Modified MIT License
Copyright (c) 2025 Moonshot AI
Permission is hereby granted, free of charge, to any person obtaining a copy
of this software and associated documentation files (the “Software”), to deal
in the Software without restriction, including without limitation the rights
to use, copy, modify, merge, publish, distribute, sublicense, and/or sell
copies of the Software, and to permit persons to whom the Software is
furnished to do so, subject to the following conditions:
The above copyright notice and this permission notice shall be included in all
copies or substantial portions of the Software.
THE SOFTWARE IS PROVIDED “AS IS”, WITHOUT WARRANTY OF ANY KIND, EXPRESS OR
IMPLIED, INCLUDING BUT NOT LIMITED TO THE WARRANTIES OF MERCHANTABILITY,
FITNESS FOR A PARTICULAR PURPOSE AND NONINFRINGEMENT. IN NO EVENT SHALL THE
AUTHORS OR COPYRIGHT HOLDERS BE LIABLE FOR ANY CLAIM, DAMAGES OR OTHER
LIABILITY, WHETHER IN AN ACTION OF CONTRACT, TORT OR OTHERWISE, ARISING FROM,
OUT OF OR IN CONNECTION WITH THE SOFTWARE OR THE USE OR OTHER DEALINGS IN THE
SOFTWARE.
Our only modification part is that, if the Software (or any derivative works
thereof) is used for any of your commercial products or services that have
more than 100 million monthly active users, or more than 20 million US dollars
(or equivalent in other currencies) in monthly revenue, you shall prominently
display "Kimi K2" on the user interface of such product or service.
Tangent: I don't understand the contingent that gets upset about open LLMs not shipping with their full training regimes or source data. The software a company spent hundreds of millions of dollars creating, which you are now free to use and distribute with essentially no restrictions, is open source. It has weights in it, and a bunch of related software for actually running a model with those weights. How dare they!
The poaching was probably more aimed at hamstringing Meta's competition.
Because the disruption caused by them leaving in droves is probably more severe than the benefits of having them on board. Unless they are gods, of course.
Moonshot AI [1] (Moonshot; Chinese: 月之暗面; pinyin: Yuè Zhī Ànmiàn) is an artificial intelligence (AI) company based in Beijing, China. As of 2024, it has been dubbed one of China's "AI Tiger" companies by investors with its focus on developing large language models.
I guess everyone is up to date with AI stuff but this is the first time I heard of Kimi and Moonshot and was wondering where it is from. And it wasn't obvious from a quick glance of comments.
Perhaps their open source model release doesn't look so good compared to this one
Is this the largest open-weight model?
At 1T MoE on 15.5T tokens, K2 is one of the largest open source models to date. But BAAI's TeleFM is 1T dense on 15.7T tokens: https://huggingface.co/CofeAI/Tele-FLM-1T
You can always check here: https://lifearchitect.ai/models-table/
Grok-1 is 341B, DeepSeek-v3 is 671B, and recent new open weights models are around 70B~300B.

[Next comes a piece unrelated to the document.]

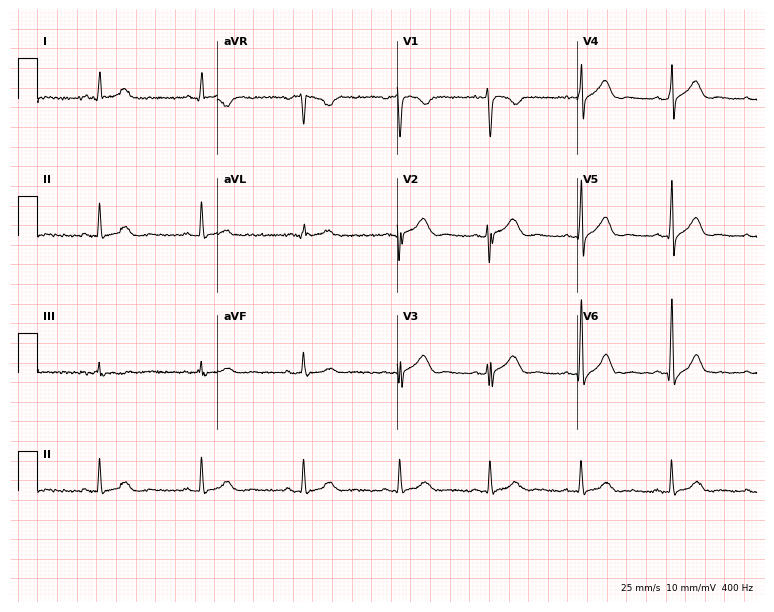
12-lead ECG from a male patient, 39 years old (7.3-second recording at 400 Hz). Recorded interpretation: within normal limits.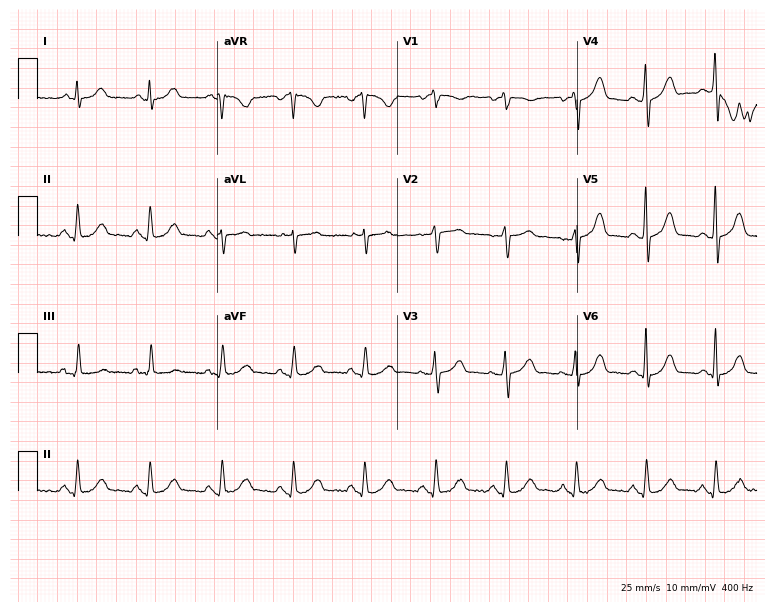
Electrocardiogram (7.3-second recording at 400 Hz), a 74-year-old woman. Overall reading on record: normal ECG.

See https://github.com/peteryuqin/Kimi-K2-Mini, a project that keeps a small portion of experts and layers and keep the model capabilities across multiple domains.
What I did find instead is that some MoE models are explicitly domain-routed (MoDEM), but it doesn't apply to deepseek which is just equally load balanced, so it's unlikely to apply to Kimi. On the other hand, https://arxiv.org/html/2505.21079v1 shows modality preferences between experts, even in mostly random training. So maybe there's something there.
I developed an intelligent vector database agent using Kimi K2 and Milvus, which enhances document interaction via natural language commands.
However, 1t parameters makes it nearly impossible for local inference, let alone fine-tuning.
Often a faster answer is more useful to me for quick research. Reasoning has its place but don’t think that place is always
Is there any way that I could do so?
Open Router? Or does kimi have their own website? Just curious to really try it out!
It's open-weight. As usual, you don't get the dataset, training scripts, etc.